Similarly, keeping computational workflows working can be challenging, especially when they are dependent on external data sources, resources, packages, or services. This raises many questions: Should published computational articles be updated if they fail in reproduction? How long should they be maintained for? Again, a pragmatic approach here is important: capturing enough information at publication time to ensure an artifact can degrade gracefully over time. For example, interactive figures should have static analogues or direct screenshots captured, notebooks should be stored including their outputs, widget or other interactive elements should have text-first analogues.

Given the value of computational notebooks, the ability to update the published record should at least be possible. Currently the process of “typesetting” is a costly part of the publishing workflow that disconnects the author with the output of their work (i.e. they are not editing XML and are instead proof-reading converted equations, etc.). In a computational setting, the process of “typesetting” needs to be re-imagined, with the technical, legal and functional ownership of the process to be owned and operated by the researcher, ideally in tools they understand and use. These processes should be, and can be, automated to enable continuous practices by scientists themselves.
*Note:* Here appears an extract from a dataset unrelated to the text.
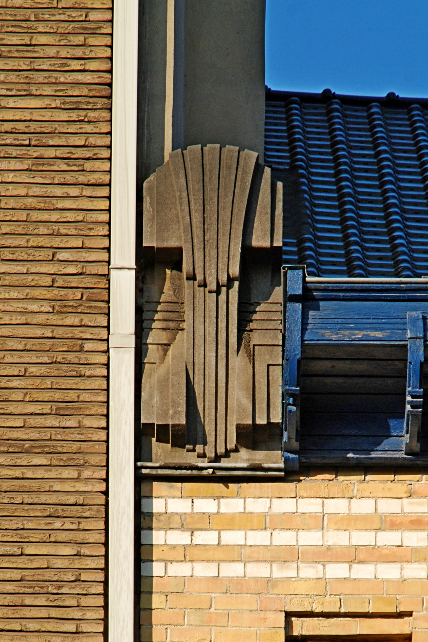 Belgique - Bruxelles - Maison-atelier du peintre Paul Verdussen (Art nouveau géométrique, architecte Paul Hamesse, 1901)

Archiving & Computational Reproduction

Any information that is supplemental is not archived and disemenated in the same way as the single XML document (e.g. in PubMed). In the final, diseminated XML document we want to recreate as much of the notebook content as possible for the purposes of indexing and archiving. The constraints on indexing and archiving are different than those on full computational reproduction.
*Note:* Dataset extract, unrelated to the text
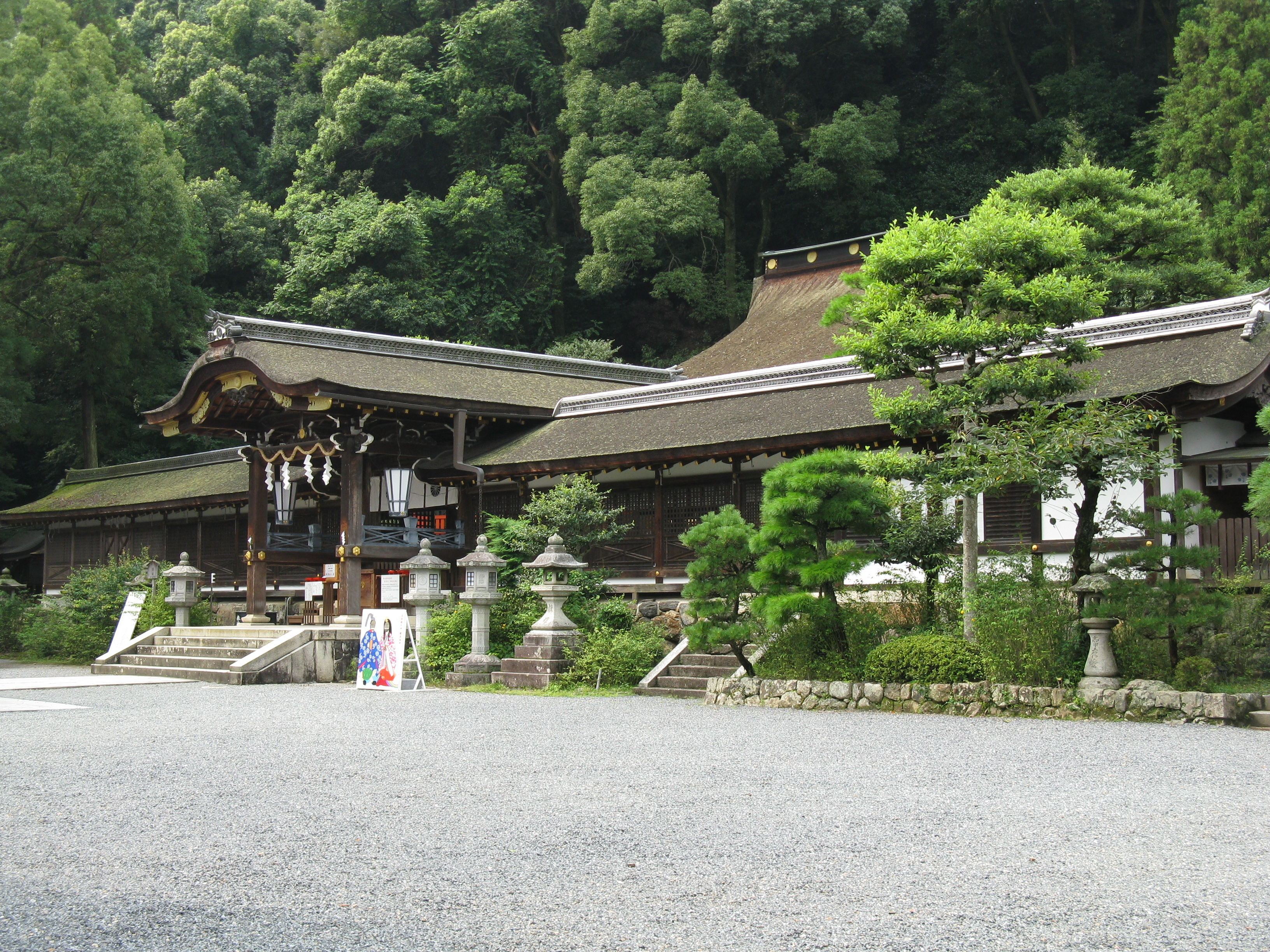 松尾大社 本殿

For example, the required software, data, and detailed computational requirements should not be stored in this XML document. This is both from a practicality stand point as well as a principle to utilize and reinforce existing standards and communitiy practices that are already adopted (e.g. REES). Becuase of this, the XML will not be executable on its own. There needs to be standardized ways to bundle notebooks, which we suggest to use the MECA standard (essentially a structured zip file[2]) which can include all reproducible requirements, representing the notebooks in their canonical form (.*ipynb). This has the advantage that much of the existing computational infrastructure (e.g. Binder) can be used or adapted relatively easily to consume this file[3].

Our suggested approach to storing the notebooks in JATS is to make the data “round-trippable enough”, with the canonical notebooks, source code and data stored as supplementary files in standard forms.

Footnotes
  1. For examples and explanations of this, see The Turing Way, any step towards representing the full reproduction of research in the archived VoR is valuable.

  2. Note that service providers like GitHub provide ways to download a repository as a zip file dynamically, and this idea can be used to bridge the gap between community-used tools like Git and current standards used in publishing.